Ear training is a way of developing our ability to figure out and then play or write any music we hear. The ultimate aim is to be able to freely express whatever music we want on the bass guitar and in that sense we’re literally learning to talk through the instrument.
At first you might hear about ear training and have no idea where to even start. I know that was a big problem for me. So I’m giving you these 4 tips to help you set you out on a road to developing that ear.
What Is Ear Training?
Ear training is a way of developing our ability to work out and play any music we hear – be it external music from a recording or live playing or internal music that we hear in our head. The ultimate aim is to be able to freely express any ideas we have through our instrument. In other words, we want to be able to ‘talk’ ideas out through the bass – from conception to reality. Here are some tips to get you started…
As with everything, ear training is a process comprising several steps. The first is simple – just listen.
Tip 1 – Listen
When developing your ear, it is vital to listen to a lot of music from a lot of different styles. You might be a fan of a particular style or genre, but try to diversify your listening to incorporate a variety of sounds and styles of playing and listen analytically. Listen to everything – what is the instrumentation doing? Try to focus on each instrument and work out what it is doing. Be an active listener rather than a passive one – it’s easy to switch off and let the music wash over you – but try and stay involved and follow the music as it changes and progresses.
Another reason why expanding your listening is important is because it diversifies your playing. The best way to pick up new grooves and licks is to hear and recreate them.
Tip 2 – Transcribe
Spend as much time as possible working out recordings by ear and notating them. It can be tricky to pick the bass out in the mix sometimes, especially if you’re listening on low-quality or small speakers.
For help when transcribing, it is beneficial to attempt transcription for all instruments, not just bass. Vocal melodies, guitar lines, brass phrases, chord progressions and anything else you hear will benefit your ear when you transcribe them. Most other instruments are easier to hear and therefore easier to transcribe and you also get the crucial bit of training for your ear.
I expand on transcription massively in my video about transcription that you can check out here if you want to practice this further.
Tip 3 – Sing What You Play
This is a tip that most people hate as it can be quite embarrassing at first – but it’s a great one. You can make any kind of vocal noises that you want, as long as you are recreating the pitches of what you are playing on the bass. The idea here is that we are solidifying the connection between the instrument itself and our musical mind. In learning to sing along with your playing, it can be useful to learn technical detail, but it’s easier at first to just focus on bass lines and riffs. Then you can progress up to fills and finally to more complex, soloistic lines.
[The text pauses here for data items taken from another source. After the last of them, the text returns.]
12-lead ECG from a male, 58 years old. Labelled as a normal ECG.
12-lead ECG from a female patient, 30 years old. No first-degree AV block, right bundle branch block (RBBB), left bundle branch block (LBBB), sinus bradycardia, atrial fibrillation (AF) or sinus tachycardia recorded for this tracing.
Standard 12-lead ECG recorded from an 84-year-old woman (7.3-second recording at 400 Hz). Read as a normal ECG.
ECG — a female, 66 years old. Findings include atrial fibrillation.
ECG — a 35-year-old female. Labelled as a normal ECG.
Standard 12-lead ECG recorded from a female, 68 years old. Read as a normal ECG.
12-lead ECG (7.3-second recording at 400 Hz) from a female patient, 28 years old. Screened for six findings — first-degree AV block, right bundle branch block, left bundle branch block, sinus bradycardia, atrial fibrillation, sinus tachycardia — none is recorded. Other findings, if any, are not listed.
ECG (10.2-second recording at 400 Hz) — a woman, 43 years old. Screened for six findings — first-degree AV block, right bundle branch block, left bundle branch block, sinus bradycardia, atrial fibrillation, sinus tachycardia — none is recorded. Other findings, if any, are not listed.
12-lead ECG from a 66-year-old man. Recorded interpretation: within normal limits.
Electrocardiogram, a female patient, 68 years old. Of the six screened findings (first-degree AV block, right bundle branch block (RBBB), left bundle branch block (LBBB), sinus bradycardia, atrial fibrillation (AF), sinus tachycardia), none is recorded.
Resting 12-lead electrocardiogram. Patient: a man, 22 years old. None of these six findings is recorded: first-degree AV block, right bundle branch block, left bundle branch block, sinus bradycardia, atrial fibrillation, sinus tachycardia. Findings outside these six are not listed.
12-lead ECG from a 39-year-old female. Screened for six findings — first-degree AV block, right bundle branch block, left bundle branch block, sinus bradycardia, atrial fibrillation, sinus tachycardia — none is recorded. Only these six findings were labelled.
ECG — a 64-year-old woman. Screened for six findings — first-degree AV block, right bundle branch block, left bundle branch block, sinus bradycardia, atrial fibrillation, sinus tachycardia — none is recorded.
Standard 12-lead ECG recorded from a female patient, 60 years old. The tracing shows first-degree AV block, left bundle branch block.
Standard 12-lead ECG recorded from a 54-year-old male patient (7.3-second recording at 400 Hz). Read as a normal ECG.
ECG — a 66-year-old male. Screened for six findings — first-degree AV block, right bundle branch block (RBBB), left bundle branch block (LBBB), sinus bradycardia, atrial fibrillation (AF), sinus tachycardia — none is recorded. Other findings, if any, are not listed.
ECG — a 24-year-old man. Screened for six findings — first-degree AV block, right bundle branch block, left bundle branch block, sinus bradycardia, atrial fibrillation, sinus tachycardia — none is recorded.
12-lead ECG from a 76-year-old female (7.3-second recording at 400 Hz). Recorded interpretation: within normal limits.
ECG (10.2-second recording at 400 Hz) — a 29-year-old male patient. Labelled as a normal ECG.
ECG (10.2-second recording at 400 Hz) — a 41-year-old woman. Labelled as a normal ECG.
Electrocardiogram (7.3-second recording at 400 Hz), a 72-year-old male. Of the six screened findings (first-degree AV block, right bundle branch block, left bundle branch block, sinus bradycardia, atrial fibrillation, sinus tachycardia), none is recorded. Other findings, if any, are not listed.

The aim is to literally ‘talk’ through the instrument – this will really help you to develop your ear and you may even find yourself singing along automatically once your confidence improves.
For further reference check out Richard Bona and Janek Gwizdala. These players highlight just how far you can develop this technique.
Tip Four – Make Music!
The final tip is to be creative! Make up basslines, fills, songs, melodies… anything you want as the more you experiment and play around, the stronger your ability will be to get what you want out of the instrument.
A helpful analogy is that of a castaway on a desert island. Staying close to base is fine, but eventually, he gets tired of eating just berries and ventures further afield. Over time, the unexplored areas become smaller and the areas of familiarity become larger until eventually the whole island is mapped out. It’s only through exploration and experimentation that we familiarise ourselves with the possibilities of our instrument and become more comfortable with straying out of our comfort zone.